_Task instructions:_ Restate all of the data precisely, omitting nothing.

(Stored entries)
···
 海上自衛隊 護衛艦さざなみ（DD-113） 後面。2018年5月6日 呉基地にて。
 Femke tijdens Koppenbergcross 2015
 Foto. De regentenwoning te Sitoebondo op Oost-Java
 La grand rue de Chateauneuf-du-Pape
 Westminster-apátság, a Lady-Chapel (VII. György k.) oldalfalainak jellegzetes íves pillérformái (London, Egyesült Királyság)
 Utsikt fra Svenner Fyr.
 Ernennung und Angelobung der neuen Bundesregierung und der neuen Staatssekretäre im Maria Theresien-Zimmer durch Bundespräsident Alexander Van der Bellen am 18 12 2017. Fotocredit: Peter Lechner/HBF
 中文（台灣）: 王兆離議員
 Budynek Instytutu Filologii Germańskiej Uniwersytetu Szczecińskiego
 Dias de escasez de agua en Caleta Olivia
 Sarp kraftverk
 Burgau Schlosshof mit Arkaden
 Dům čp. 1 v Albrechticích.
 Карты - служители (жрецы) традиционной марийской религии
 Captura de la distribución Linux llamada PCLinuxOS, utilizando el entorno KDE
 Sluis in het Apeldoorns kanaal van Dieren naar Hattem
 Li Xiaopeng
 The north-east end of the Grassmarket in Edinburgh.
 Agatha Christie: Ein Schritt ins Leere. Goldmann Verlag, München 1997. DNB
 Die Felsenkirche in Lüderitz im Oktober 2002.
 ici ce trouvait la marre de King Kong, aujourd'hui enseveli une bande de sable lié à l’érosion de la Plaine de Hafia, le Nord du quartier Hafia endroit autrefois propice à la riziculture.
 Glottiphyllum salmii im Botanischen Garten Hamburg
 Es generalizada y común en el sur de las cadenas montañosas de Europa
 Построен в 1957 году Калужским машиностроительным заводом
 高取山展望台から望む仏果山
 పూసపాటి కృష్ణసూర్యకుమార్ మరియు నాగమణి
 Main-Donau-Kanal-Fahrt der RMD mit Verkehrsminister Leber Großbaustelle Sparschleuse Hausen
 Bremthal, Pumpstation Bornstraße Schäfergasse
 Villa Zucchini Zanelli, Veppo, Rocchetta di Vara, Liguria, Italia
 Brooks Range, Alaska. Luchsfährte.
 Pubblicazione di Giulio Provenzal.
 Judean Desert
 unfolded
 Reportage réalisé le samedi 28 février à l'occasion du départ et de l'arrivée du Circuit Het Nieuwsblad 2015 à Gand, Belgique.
···
_Answer box:_
 海上自衛隊 護衛艦さざなみ（DD-113） 後面。2018年5月6日 呉基地にて。
 Femke tijdens Koppenbergcross 2015
 Foto. De regentenwoning te Sitoebondo op Oost-Java
 La grand rue de Chateauneuf-du-Pape
 Westminster-apátság, a Lady-Chapel (VII. György k.) oldalfalainak jellegzetes íves pillérformái (London, Egyesült Királyság)
 Utsikt fra Svenner Fyr.
 Ernennung und Angelobung der neuen Bundesregierung und der neuen Staatssekretäre im Maria Theresien-Zimmer durch Bundespräsident Alexander Van der Bellen am 18 12 2017. Fotocredit: Peter Lechner/HBF
 中文（台灣）: 王兆離議員
 Budynek Instytutu Filologii Germańskiej Uniwersytetu Szczecińskiego
 Dias de escasez de agua en Caleta Olivia
 Sarp kraftverk
 Burgau Schlosshof mit Arkaden
 Dům čp. 1 v Albrechticích.
 Карты - служители (жрецы) традиционной марийской религии
 Captura de la distribución Linux llamada PCLinuxOS, utilizando el entorno KDE
 Sluis in het Apeldoorns kanaal van Dieren naar Hattem
 Li Xiaopeng
 The north-east end of the Grassmarket in Edinburgh.
 Agatha Christie: Ein Schritt ins Leere. Goldmann Verlag, München 1997. DNB
 Die Felsenkirche in Lüderitz im Oktober 2002.
 ici ce trouvait la marre de King Kong, aujourd'hui enseveli une bande de sable lié à l’érosion de la Plaine de Hafia, le Nord du quartier Hafia endroit autrefois propice à la riziculture.
 Glottiphyllum salmii im Botanischen Garten Hamburg
 Es generalizada y común en el sur de las cadenas montañosas de Europa
 Построен в 1957 году Калужским машиностроительным заводом
 高取山展望台から望む仏果山
 పూసపాటి కృష్ణసూర్యకుమార్ మరియు నాగమణి
 Main-Donau-Kanal-Fahrt der RMD mit Verkehrsminister Leber Großbaustelle Sparschleuse Hausen
 Bremthal, Pumpstation Bornstraße Schäfergasse
 Villa Zucchini Zanelli, Veppo, Rocchetta di Vara, Liguria, Italia
 Brooks Range, Alaska. Luchsfährte.
 Pubblicazione di Giulio Provenzal.
 Judean Desert
 unfolded
 Reportage réalisé le samedi 28 février à l'occasion du départ et de l'arrivée du Circuit Het Nieuwsblad 2015 à Gand, Belgique.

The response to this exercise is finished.